> [SUPPLIED RECORDS]:
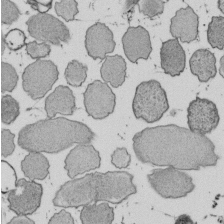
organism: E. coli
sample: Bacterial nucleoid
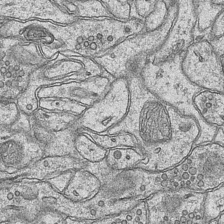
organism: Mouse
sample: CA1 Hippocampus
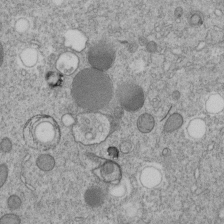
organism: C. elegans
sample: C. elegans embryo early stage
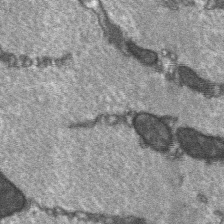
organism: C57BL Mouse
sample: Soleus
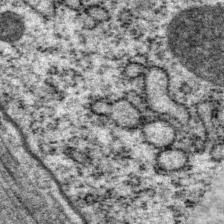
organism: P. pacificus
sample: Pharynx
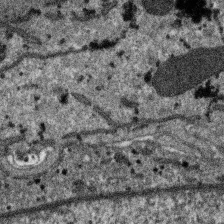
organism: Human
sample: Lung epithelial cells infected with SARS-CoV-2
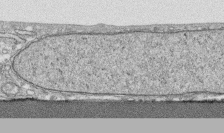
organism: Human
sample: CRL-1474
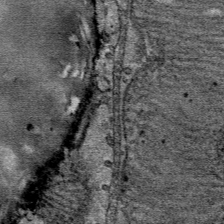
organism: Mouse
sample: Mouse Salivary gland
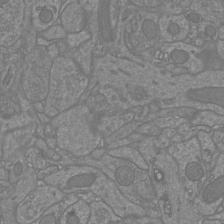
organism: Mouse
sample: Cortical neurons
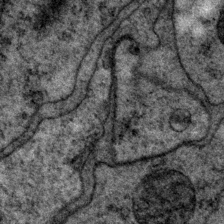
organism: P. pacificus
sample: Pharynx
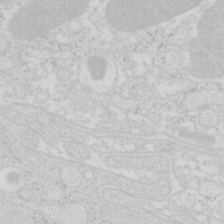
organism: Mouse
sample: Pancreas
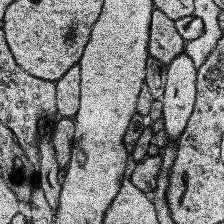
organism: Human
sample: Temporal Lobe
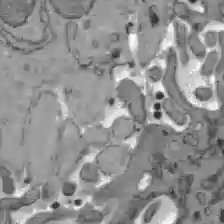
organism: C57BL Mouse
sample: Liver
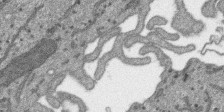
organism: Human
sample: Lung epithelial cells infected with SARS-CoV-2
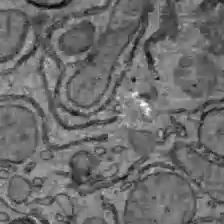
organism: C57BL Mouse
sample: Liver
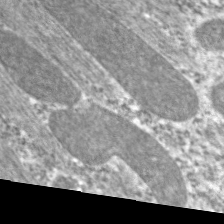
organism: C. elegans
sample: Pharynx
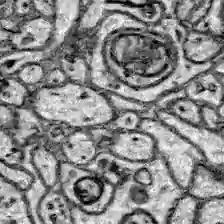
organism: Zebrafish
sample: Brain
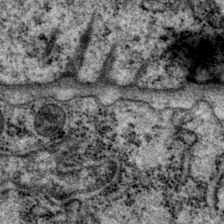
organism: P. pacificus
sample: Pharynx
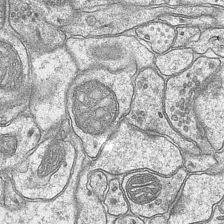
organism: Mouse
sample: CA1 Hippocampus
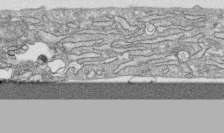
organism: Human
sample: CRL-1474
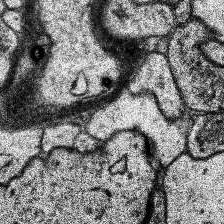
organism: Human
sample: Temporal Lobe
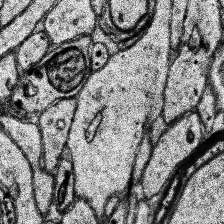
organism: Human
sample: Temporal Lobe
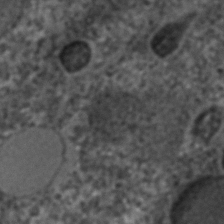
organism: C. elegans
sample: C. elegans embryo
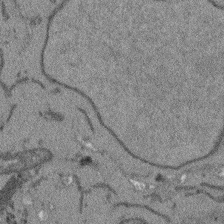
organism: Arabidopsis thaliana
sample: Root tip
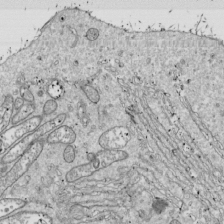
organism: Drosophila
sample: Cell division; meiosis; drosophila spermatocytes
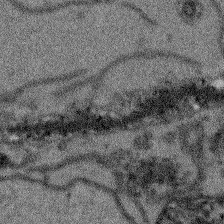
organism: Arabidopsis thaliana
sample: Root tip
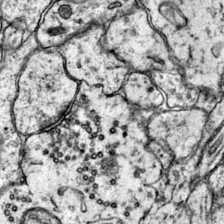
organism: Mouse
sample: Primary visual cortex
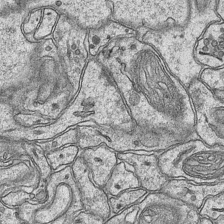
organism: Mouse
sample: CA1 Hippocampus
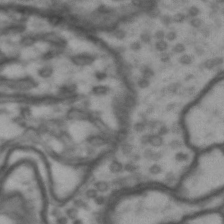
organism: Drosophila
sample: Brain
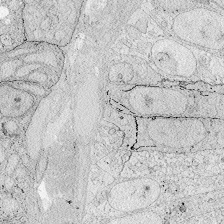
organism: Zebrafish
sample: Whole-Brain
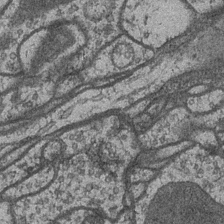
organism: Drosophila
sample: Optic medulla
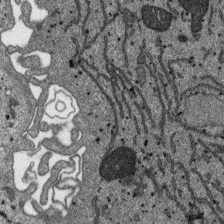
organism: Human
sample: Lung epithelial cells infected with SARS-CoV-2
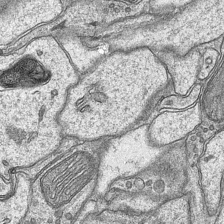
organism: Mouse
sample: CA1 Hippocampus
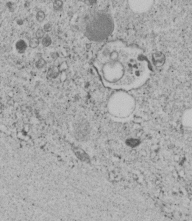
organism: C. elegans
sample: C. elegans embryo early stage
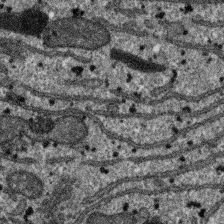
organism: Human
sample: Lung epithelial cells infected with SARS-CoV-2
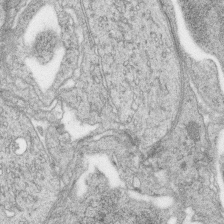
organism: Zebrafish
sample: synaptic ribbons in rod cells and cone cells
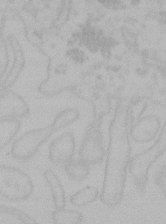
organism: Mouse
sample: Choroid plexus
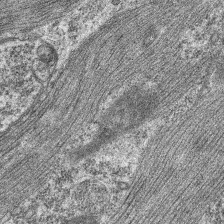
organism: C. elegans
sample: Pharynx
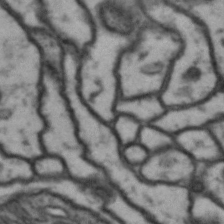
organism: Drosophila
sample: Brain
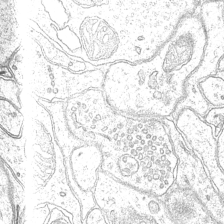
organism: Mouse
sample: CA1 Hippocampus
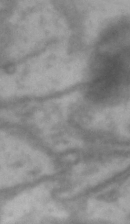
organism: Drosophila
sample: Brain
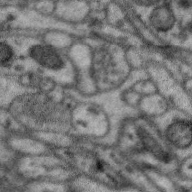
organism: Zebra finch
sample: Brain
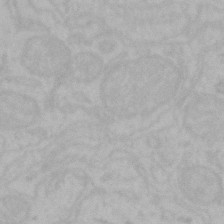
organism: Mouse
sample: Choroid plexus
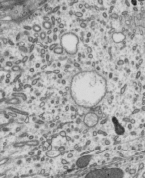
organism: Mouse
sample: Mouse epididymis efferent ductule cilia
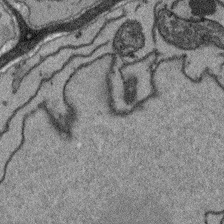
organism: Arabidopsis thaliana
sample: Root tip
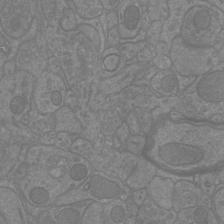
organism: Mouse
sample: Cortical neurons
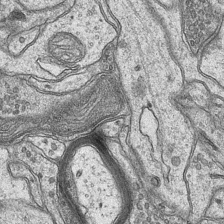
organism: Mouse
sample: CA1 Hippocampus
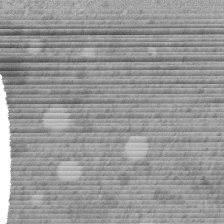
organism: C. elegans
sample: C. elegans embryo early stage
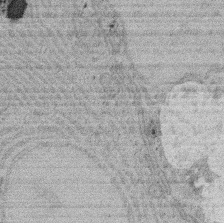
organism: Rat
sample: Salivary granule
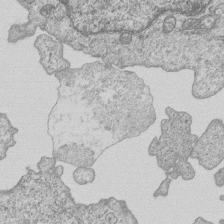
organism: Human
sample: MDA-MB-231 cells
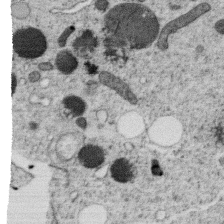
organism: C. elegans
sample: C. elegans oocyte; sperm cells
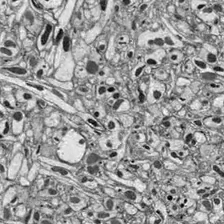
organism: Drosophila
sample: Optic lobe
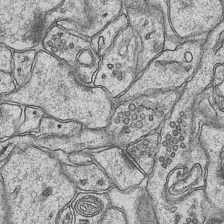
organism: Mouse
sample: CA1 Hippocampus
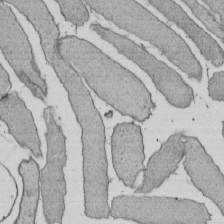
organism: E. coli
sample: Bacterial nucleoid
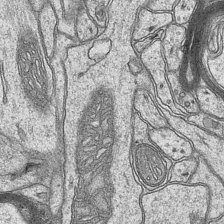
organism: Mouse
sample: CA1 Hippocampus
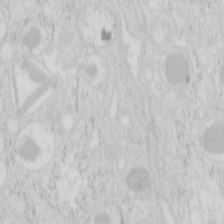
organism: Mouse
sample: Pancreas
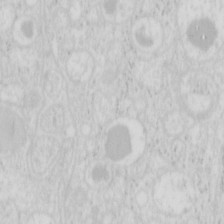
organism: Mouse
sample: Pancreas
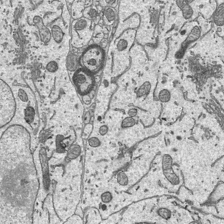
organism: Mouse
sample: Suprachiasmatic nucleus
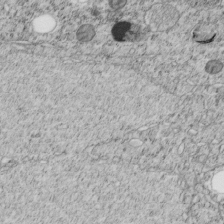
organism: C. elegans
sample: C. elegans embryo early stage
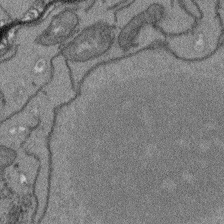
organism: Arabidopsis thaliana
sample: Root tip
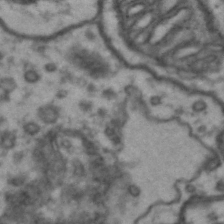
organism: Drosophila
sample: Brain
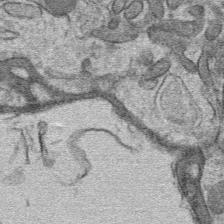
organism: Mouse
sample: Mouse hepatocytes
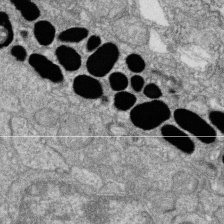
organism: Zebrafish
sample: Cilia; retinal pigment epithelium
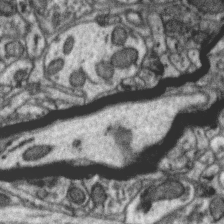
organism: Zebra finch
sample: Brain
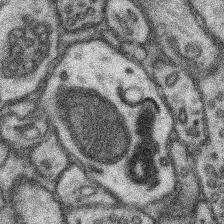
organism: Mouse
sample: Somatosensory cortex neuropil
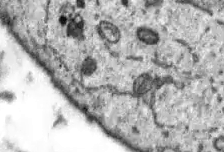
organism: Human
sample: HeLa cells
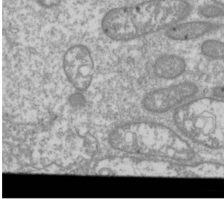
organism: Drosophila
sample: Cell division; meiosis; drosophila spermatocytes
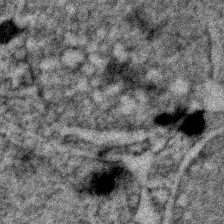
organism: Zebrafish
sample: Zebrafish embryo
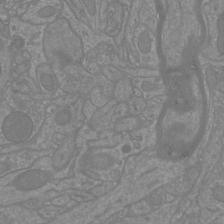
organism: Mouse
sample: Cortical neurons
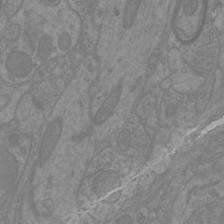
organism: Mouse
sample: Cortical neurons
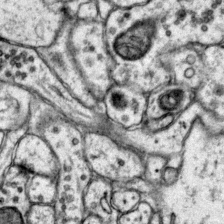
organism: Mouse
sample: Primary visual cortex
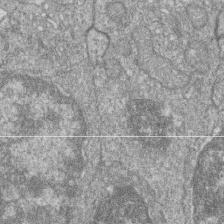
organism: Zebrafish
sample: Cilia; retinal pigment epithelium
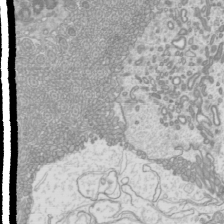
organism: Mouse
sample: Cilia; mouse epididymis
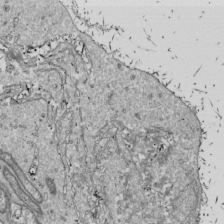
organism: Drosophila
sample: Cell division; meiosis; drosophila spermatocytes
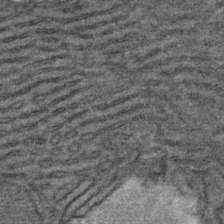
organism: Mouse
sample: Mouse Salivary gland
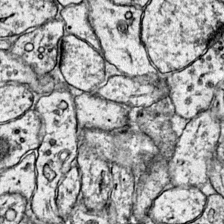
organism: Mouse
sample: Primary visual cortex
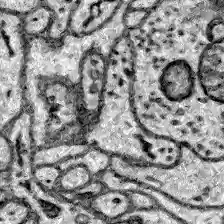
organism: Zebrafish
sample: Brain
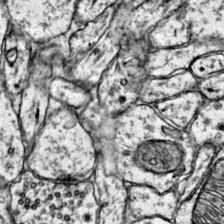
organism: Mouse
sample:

> [TASK ITEM]:
Pictures are to be dropped, and the remaining data set down exactly.

> [OUTPUT OF THE EXERCISE]:
organism: E. coli
sample: Bacterial nucleoid
organism: Mouse
sample: CA1 Hippocampus
organism: C. elegans
sample: C. elegans embryo early stage
organism: C57BL Mouse
sample: Soleus
organism: P. pacificus
sample: Pharynx
organism: Human
sample: Lung epithelial cells infected with SARS-CoV-2
organism: Human
sample: CRL-1474
organism: Mouse
sample: Mouse Salivary gland
organism: Mouse
sample: Cortical neurons
organism: P. pacificus
sample: Pharynx
organism: Mouse
sample: Pancreas
organism: Human
sample: Temporal Lobe
organism: C57BL Mouse
sample: Liver
organism: Human
sample: Lung epithelial cells infected with SARS-CoV-2
organism: C57BL Mouse
sample: Liver
organism: C. elegans
sample: Pharynx
organism: Zebrafish
sample: Brain
organism: P. pacificus
sample: Pharynx
organism: Mouse
sample: CA1 Hippocampus
organism: Human
sample: CRL-1474
organism: Human
sample: Temporal Lobe
organism: Human
sample: Temporal Lobe
organism: C. elegans
sample: C. elegans embryo
organism: Arabidopsis thaliana
sample: Root tip
organism: Drosophila
sample: Cell division; meiosis; drosophila spermatocytes
organism: Arabidopsis thaliana
sample: Root tip
organism: Mouse
sample: Primary visual cortex
organism: Mouse
sample: CA1 Hippocampus
organism: Drosophila
sample: Brain
organism: Zebrafish
sample: Whole-Brain
organism: Drosophila
sample: Optic medulla
organism: Human
sample: Lung epithelial cells infected with SARS-CoV-2
organism: Mouse
sample: CA1 Hippocampus
organism: C. elegans
sample: C. elegans embryo early stage
organism: Human
sample: Lung epithelial cells infected with SARS-CoV-2
organism: Zebrafish
sample: synaptic ribbons in rod cells and cone cells
organism: Mouse
sample: Choroid plexus
organism: C. elegans
sample: Pharynx
organism: Drosophila
sample: Brain
organism: Mouse
sample: CA1 Hippocampus
organism: Drosophila
sample: Brain
organism: Zebra finch
sample: Brain
organism: Mouse
sample: Choroid plexus
organism: Mouse
sample: Mouse epididymis efferent ductule cilia
organism: Arabidopsis thaliana
sample: Root tip
organism: Mouse
sample: Cortical neurons
organism: Mouse
sample: CA1 Hippocampus
organism: C. elegans
sample: C. elegans embryo early stage
organism: Rat
sample: Salivary granule
organism: Human
sample: MDA-MB-231 cells
organism: C. elegans
sample: C. elegans oocyte; sperm cells
organism: Drosophila
sample: Optic lobe
organism: Mouse
sample: CA1 Hippocampus
organism: E. coli
sample: Bacterial nucleoid
organism: Mouse
sample: CA1 Hippocampus
organism: Mouse
sample: Pancreas
organism: Mouse
sample: Pancreas
organism: Mouse
sample: Suprachiasmatic nucleus
organism: C. elegans
sample: C. elegans embryo early stage
organism: Arabidopsis thaliana
sample: Root tip
organism: Drosophila
sample: Brain
organism: Mouse
sample: Mouse hepatocytes
organism: Zebrafish
sample: Cilia; retinal pigment epithelium
organism: Zebra finch
sample: Brain
organism: Mouse
sample: Somatosensory cortex neuropil
organism: Human
sample: HeLa cells
organism: Drosophila
sample: Cell division; meiosis; drosophila spermatocytes
organism: Zebrafish
sample: Zebrafish embryo
organism: Mouse
sample: Cortical neurons
organism: Mouse
sample: Cortical neurons
organism: Mouse
sample: Primary visual cortex
organism: Zebrafish
sample: Cilia; retinal pigment epithelium
organism: Mouse
sample: Cilia; mouse epididymis
organism: Drosophila
sample: Cell division; meiosis; drosophila spermatocytes
organism: Mouse
sample: Mouse Salivary gland
organism: Mouse
sample: Primary visual cortex
organism: Zebrafish
sample: Brain
organism: Mouse
sample:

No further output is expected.